Industrial Software

The Basics of MQTT-The Messaging Protocol for the Internet of Things

MQTT is a machine-to-machine  (M2M) and Internet of Things (IoT) open protocol standardized by the OASIS Technical Committee (www.oasis-open.org). The protocol is easy to adopt for a wide variety of IoT devices, platforms, and operating systems. Enterprise cloud platforms such as Microsoft Azure expose their IoT PaaS through MQTT.

This blog post covers the core concepts of MQTT that are necessary for building M2M and IoT applications. It covers the basic terminology, along with a section on integrating the MQTT with IoTView HMI.

InTouchMachineEdition--Enables-iot-solutions

Origin of MQTT. Why Was MQTT Created?

 MQTT was created in 1999 by  Andy Stanford-Clark and Arlen Nipper. The motivation for designing MQTT was to create a lightweight and bandwidth-efficient protocol that was data agnostic with support for multiple levels of Quality of Service. Today, those are the same reasons for which MQTT is chosen for implementing IoT solutions.

How does MQTT Work?

MQTT was designed as an extremely lightweight Publish/Subscribe messaging transport. It is useful for connections with remote locations where a small code footprint is required and/or network bandwidth is at a premium.

 MQTT uses the publisher & subscriber pattern to connect interested parties with each other. It does it by decoupling the sender-publisher with the receiver -subscriber. The publisher sends a message to a central topic which has multiple subscribers waiting to receive the message. The publishers and subscribers are autonomous, which means that they do not need to know the presence of each other.

Where can MQTT be used?

The MQTT has been used in sensors communicating to a Broker via satellite link, over occasional dial-up connections, and in a range of automation and small device scenarios. It is also ideal for mobile applications because of its small size, low power usage, minimized data packets, and efficient distribution of information to one or many receivers

Terminology. What are Clients, Brokers. Topics?

 Client – Any publisher or subscriber that connects to the centralized broker over a network is considered to be the client. It’s important to note that there are servers and clients in MQTT. Both publishers and subscribers are called as clients since they connect to the centralized service. Clients can be persistent or transient. Persistent clients maintain a session with the broker while transient clients are not tracked by the broker.
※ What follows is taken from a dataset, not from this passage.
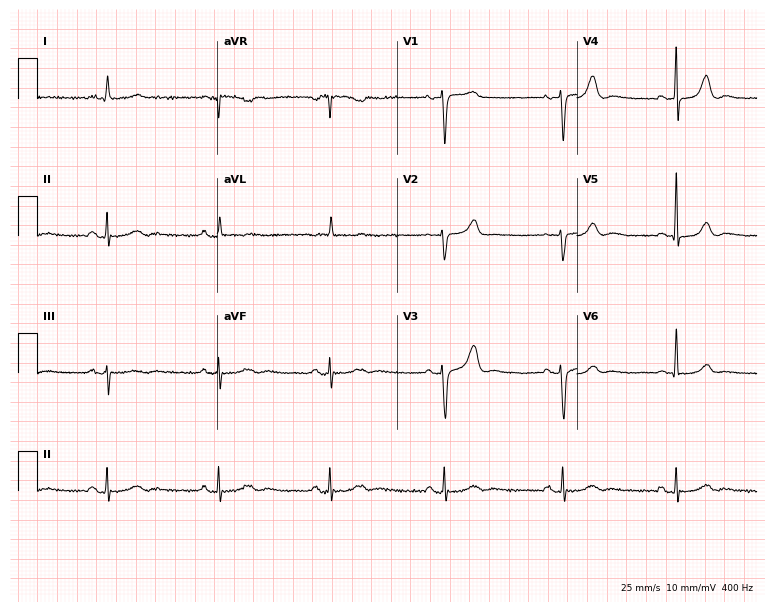
ECG — a female patient, 79 years old. Labelled as a normal ECG.

Clients often connect to the broker through libraries (Sample libraries available for C, C++, Go, Java, C#, PHP, Python, Node.js, and Arduino) and software development toolkits  (SDKs).

Broker: The Broker is primarily responsible for:

  • receiving all messages and
  • filtering them
  • deciding who is interested
  • sending the message to all subscribed clients
  • the authentication and authorization of clients

It also holds the session of all persisted clients including subscriptions and missed messages.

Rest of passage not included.